# Just Curious about MS Hunting Contest



## genietech (Jul 16, 2007)

Hey people. I am just curious what the deal is with the MS hunting contests. Why do you do this? Are there any rewards, is it a way just to socialize and have some fun. I guess, what is the main objective to having a team?


----------



## HunterHawk (Dec 8, 2005)

its fun to get to know different people on here... and it is just fun... people are going to hunt no matter what and shoot whatever they want anyway... so a contest is just a fun trash talking, have fun, hunt hard, and have bragging rights for next years contest...


----------



## unregistered55 (Mar 12, 2000)




----------



## FMann (May 12, 2007)

Its all about the fun.


----------



## srconnell22 (Aug 27, 2007)

it's the one time a year where Hunterhawk stops talking trash...oh wait. :lol:


----------



## koz bow (Nov 18, 2006)

It is an opportunity to be called an "old fart" even though you are only 43 years old, and be able to supply all kinds of smack talk back to the young punks who have no problem holding their own and putting you back in your place.
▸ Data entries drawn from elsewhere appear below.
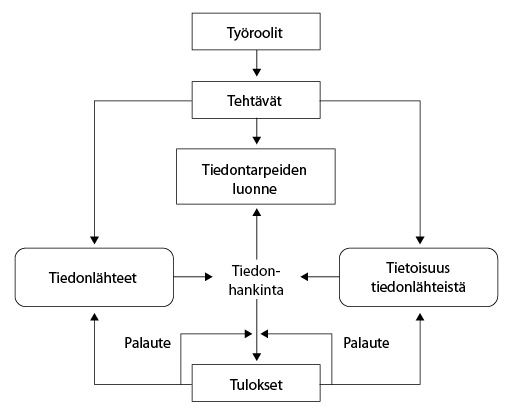 Leckie & Pettigrew: Ammatillisen tiedonhankinnan yleismalli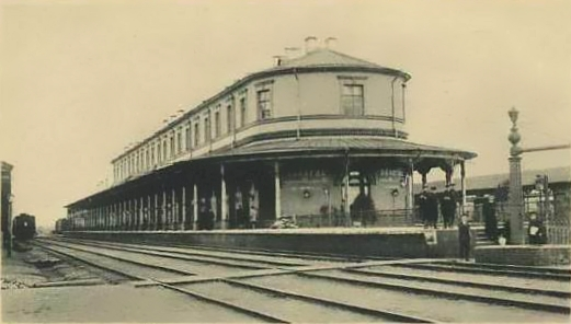 станция Бологое (с московской стороны) на почтовой карточке)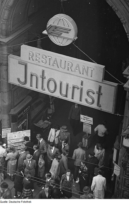 Original image description from the Deutsche FotothekGrimmaische Straße, Zugang zur Mädlerpassage mit Schild der sowjetischen Intourist (Auerbachskeller)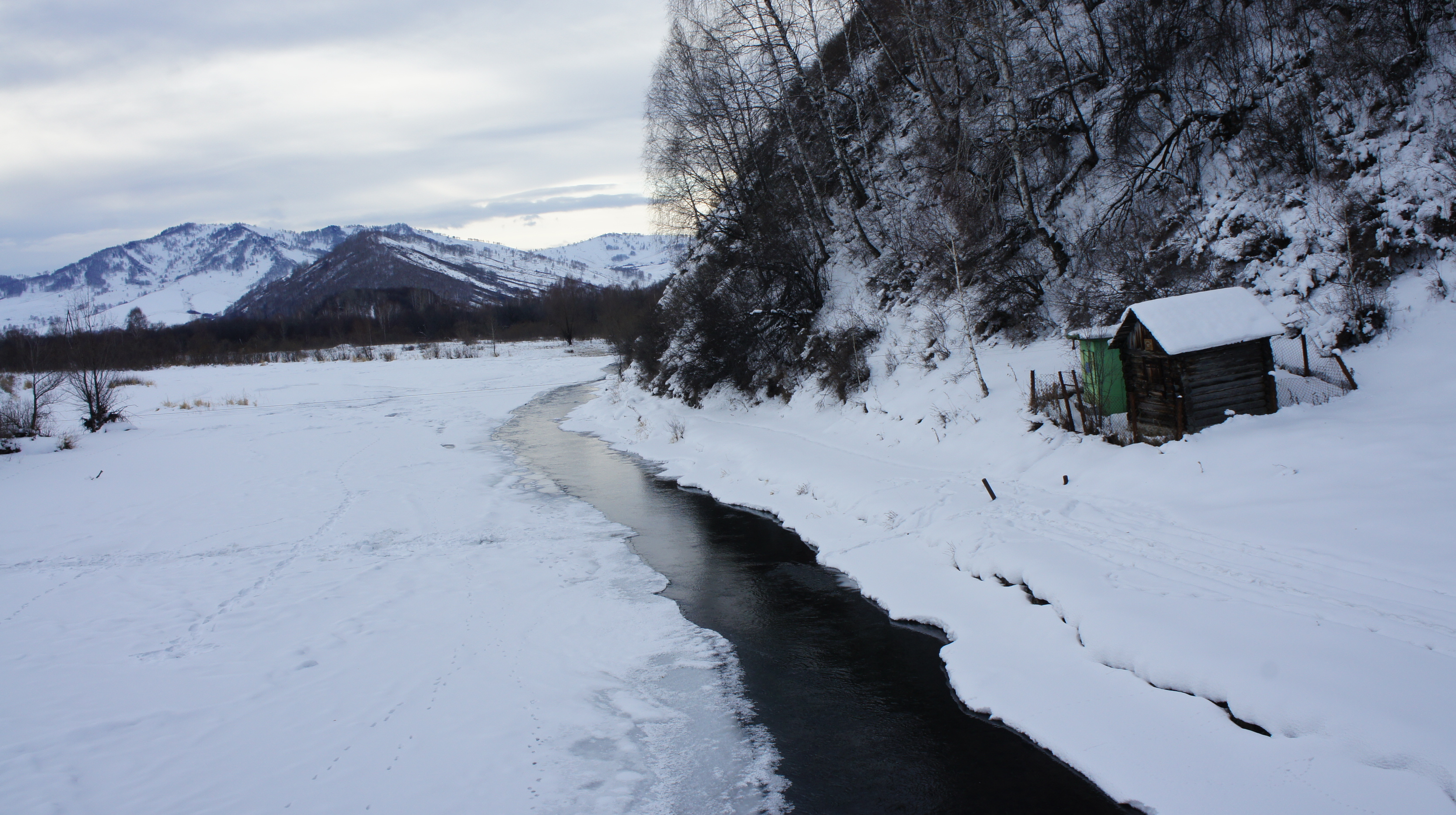 река Ануй зимой возле водомерного поста в Солонешном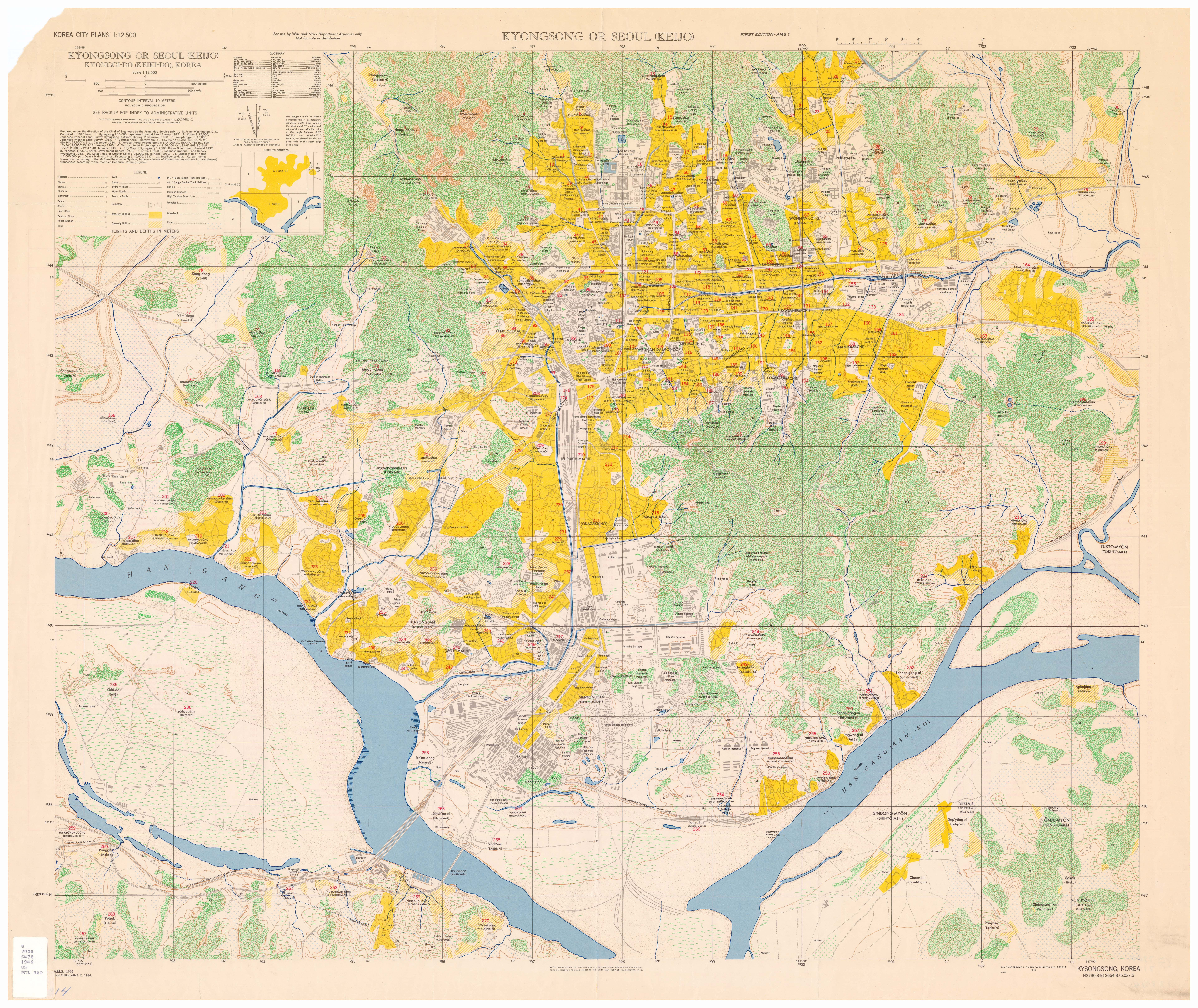 1946년의 서울지도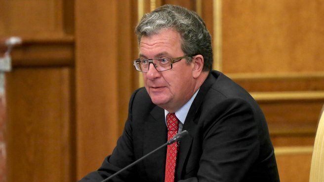 Заместитель Председателя Правительства — Руководитель Аппарата Правительства Сергей Приходько на заседании Правительства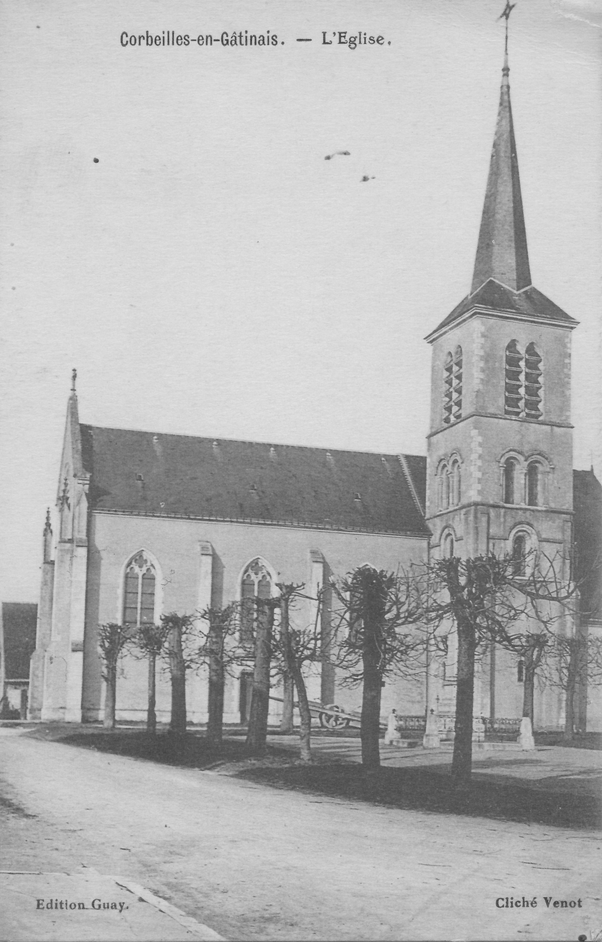 Carte postale ancienne montrant l'église de Corbeilles-en-Gâtinais vers 1939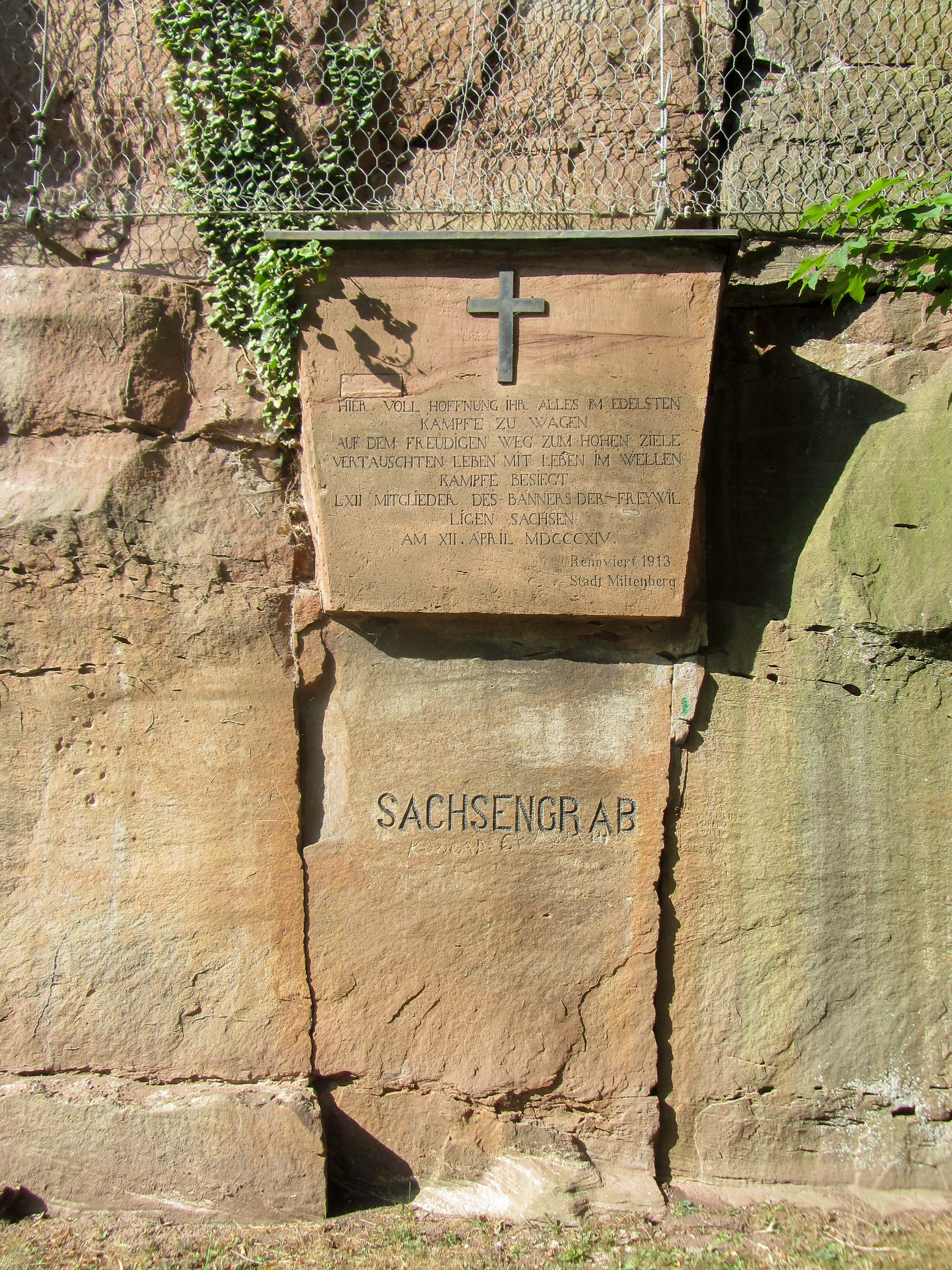 Sachsengrab in Miltenberg. Begräbnisplatz für insgesamt 65 sächsische Soldaten und Fährleute, die während der napoleonischen Befreiungskriege durch ein Fährunglück auf dem Main ums Leben kamen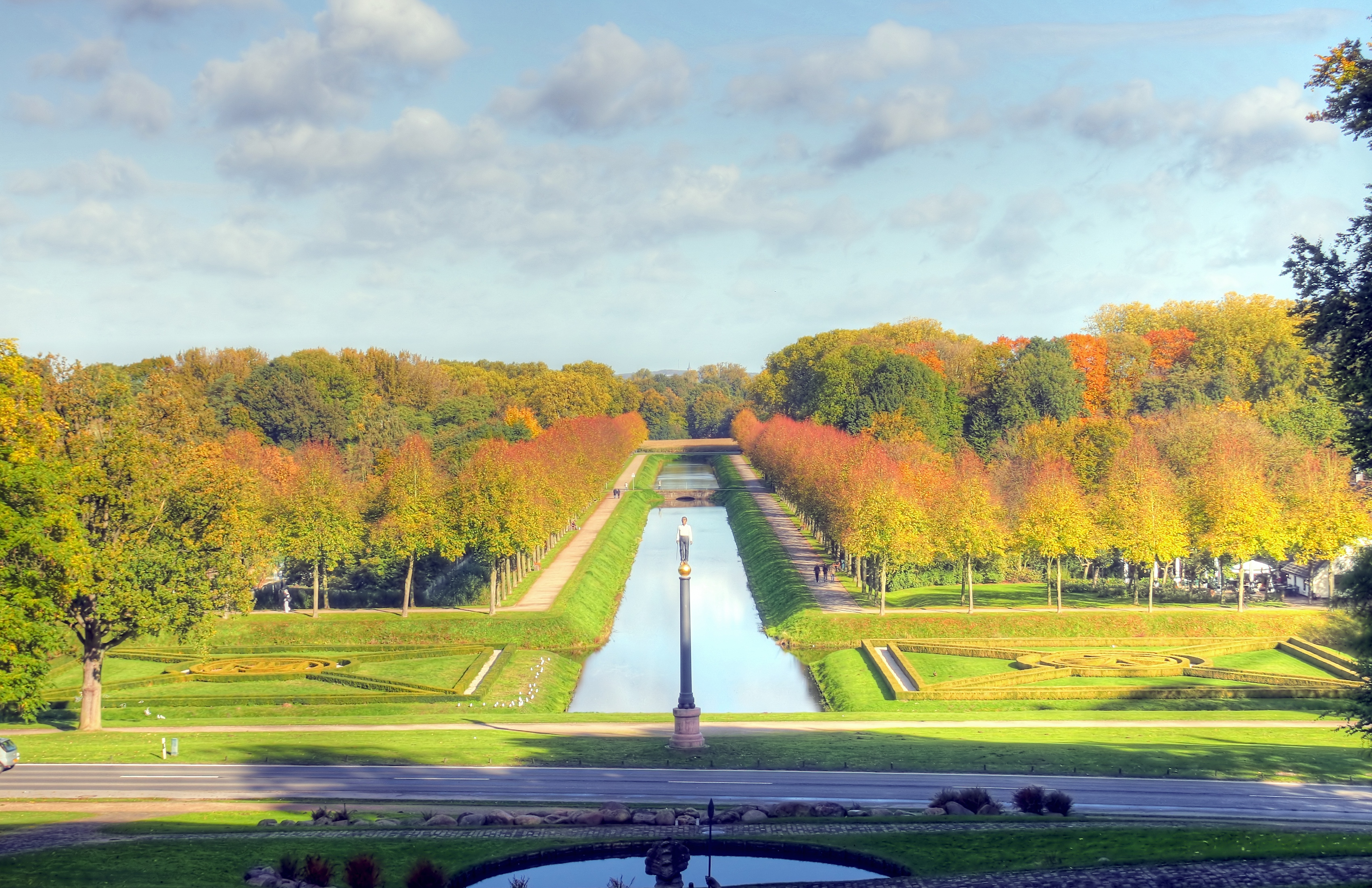 Neuer Tiergarten Kleve. Parkanlage im Herbst mit Prinz-Moritz-Kanal. Vor dem Kanal steht der Eiserne Mann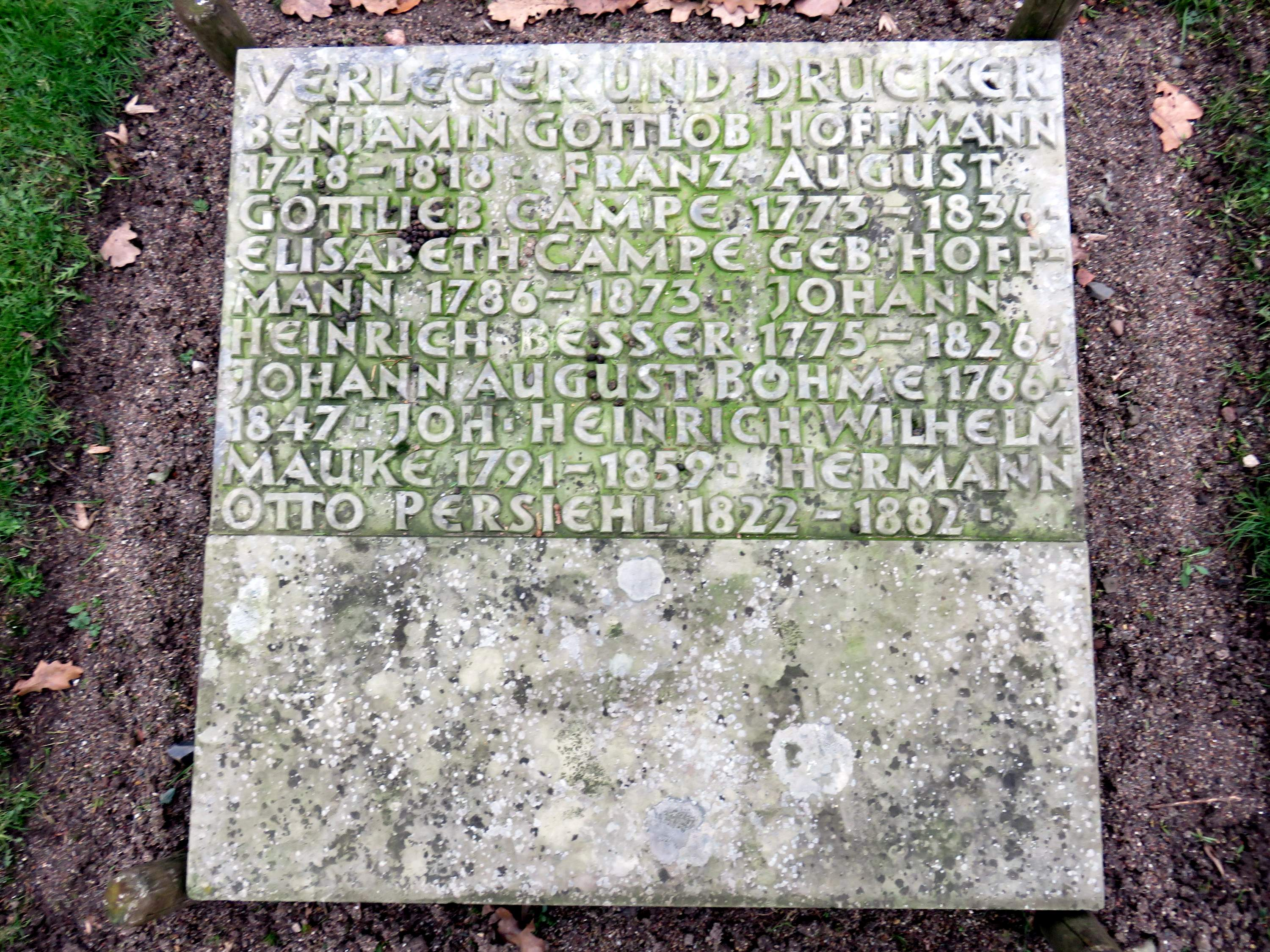 Sammelgrabmal Verleger und Drucker im Bereich des Althamburgischen Gedächtnisfriedhofs auf dem Hamburger Friedhof Ohlsdorf (Querachse nordwestliche Seite) zu Ehren von u. a. Benjamin Gottlob Hoffmann, Franz August Gottlob Campe, Johann Heinrich Besser, Johann Heinrich Wilhelm Mauke.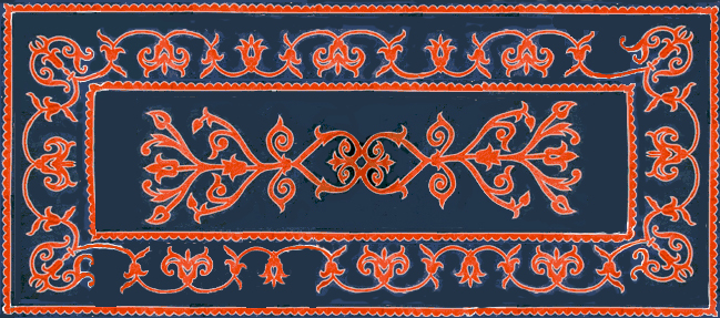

It also gives you that extra "get out of bed and get out hunting" feeling that helps you spend more time thinking about, talking about and participating in turkey hunting. Afterall, preparation and anticipation are 90% of the game. The actual kill is anti-climatic. Seeing members photos on other teams that show them in their real life, (ie:casscity pole dancing), provide entertainment.

The only downer for me is when people take it too seriously, which can happen occassionally, and then put pressure on the guys who out of their own free will, on their own time, manage the contest. That is very rare though and the members quickly realize it is only for fun.

Come join the group. There are teams still forming. It doesn't matter who wins, it is about cheering on your team members. However, the Snood Dudes are not going to come in 2nd this year!:lol:


----------



## road trips (Jan 10, 2008)

koz bow said:


> It also gives you that extra "get out of bed and get out hunting" feeling that helps you spend more time thinking about, talking about and participating in turkey hunting.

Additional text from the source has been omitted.